McMahon compared health status in 151 and 148 laparoscopic and small-incision cholecystectomy patients respectively using the SF-36 health survey questionnaire and the hospital anxiety and depression scale (HADS) [19]. Generation of the allocation sequence in their trial was unclear and no blinding was used. They found that patients recovering from LC enjoyed significantly better health 1 and 4 weeks after the operation compared with those recovering from SIC, but no significant difference was found at 12 weeks. The absence of preoperatively baseline measurements and the absence of considerations on the construct or divergent validity of the questionnaires make conclusions about postoperative data uncertain. Differences in SF-36 and HADS correlated with differences in return to domestic and leisure activities, but were not translated in differences in paid activity.

Squirrell used the NHP in 100 patients (50 in each group) preoperatively, and 3 weeks and 6 months postoperatively [20]. This was the only study that used blinding in their methods. Generation of the allocation sequence in their trial was unclear. At no time there was a significant difference between the two groups. The study used a rather small sample size, and unfortunately they did not use a disease-specific questionnaire, but only one generic questionnaire. They concluded that it is necessary to take a broader view of health and not concentrate simply on pain when assessing postoperative recovery.

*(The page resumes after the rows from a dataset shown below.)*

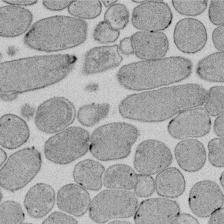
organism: E. coli
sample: Bacterial nucleoid
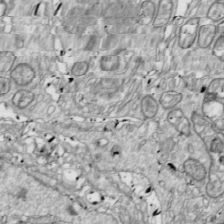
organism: Drosophila
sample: Cell division; meiosis; drosophila spermatocytes
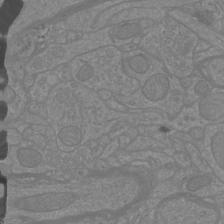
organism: Mouse
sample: Cortical neurons
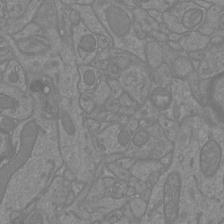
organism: Mouse
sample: Cortical neurons
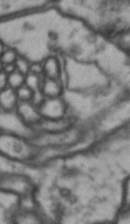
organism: Drosophila
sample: Brain
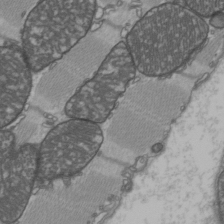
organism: C57BL Mouse
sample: Heart
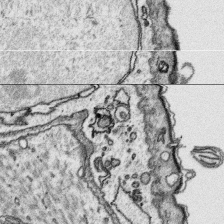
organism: Platynereis dumerilii
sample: Parapodia

In our study, no significant differences were found between LC and SIC using both generic and disease-specific health status as well as body image with response in approximately 80% of patients. The response rate of 77.4% at 3 months follow-up may represent a possible source of bias. However, the nonresponders were comparable to those who remained in the study with regard to complications, operative time, hospital stay, return to work, and baseline scores of questionnaires. Moreover, our response rate is in line with the response rates in the studies of Barkun et al. (58%) and McMahon et al. (78%).

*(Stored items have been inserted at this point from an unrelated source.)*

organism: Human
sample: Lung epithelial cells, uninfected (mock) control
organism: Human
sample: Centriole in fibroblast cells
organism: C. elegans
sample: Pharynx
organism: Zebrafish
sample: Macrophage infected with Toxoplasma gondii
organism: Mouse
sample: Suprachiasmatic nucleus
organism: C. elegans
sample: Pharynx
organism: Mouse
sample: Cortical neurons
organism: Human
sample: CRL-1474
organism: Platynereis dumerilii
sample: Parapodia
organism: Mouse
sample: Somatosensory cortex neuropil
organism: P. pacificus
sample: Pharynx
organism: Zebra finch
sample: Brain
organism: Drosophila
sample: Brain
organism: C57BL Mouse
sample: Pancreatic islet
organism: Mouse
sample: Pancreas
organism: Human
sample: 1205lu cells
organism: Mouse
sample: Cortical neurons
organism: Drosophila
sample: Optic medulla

We conclude that there are no differences between both operative techniques regarding health status. The only exception is that in the SF-36 subscale perceived health change we found a difference between LC and SIC, which appeared to be caused by the scores at 2 and 6 weeks postoperatively and disappeared at 3 months follow-up. LC patients reported a larger health change. However, in the evaluation of 17 aspects of health status, only one difference was found. Moreover, this difference in perceived health change was not reflected in an earlier return to work in LC. In contrast, SIC patients returned to work quicker than LC patients, although this different was not significant. Therefore, our overall interpretation is that there are no differences between LC and SIC.

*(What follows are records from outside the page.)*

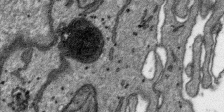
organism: Human
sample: Lung epithelial cells, uninfected (mock) control
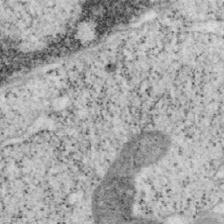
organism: Mouse
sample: OT-I killer T cells with ID8 ovarian cancer cells
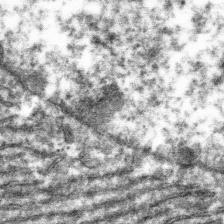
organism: Mouse
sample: Mouse hepatocytes
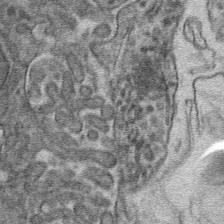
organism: Mouse
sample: Mouse hepatocytes
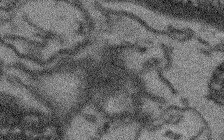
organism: Arabidopsis thaliana
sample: Root tip
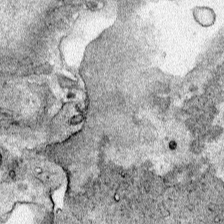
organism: Human
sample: Mitochondria in HCT116 cells

The comparable ‘physical’ subscales in SF-36 and GIQLI, which are supposed to measure the same effect, are both significantly different in the minimal invasive versus conversions comparison illustrating construct validity of both questionnaires. Subscales on different subjects in the questionnaires illustrate divergent validity. Significant differences between minimal invasive and converted procedures illustrate that the questionnaires used are able to measure what they are intended to do.

Conclusion

In our randomised trial with adequate generation of the allocation sequence, concealment of allocation, blinding, and follow-up we used both a generic and a disease-specific questionnaire in addition to a body image questionnaire. There is no significant difference in health status measured with SF-36, GIQLI, and BIQ between laparoscopic and small-incision cholecystectomy (applying the intention-to-treat principle). Additional calculations showed a significant difference between minimal invasive LC or SIC procedures and procedures converted to the classical open cholecystectomy.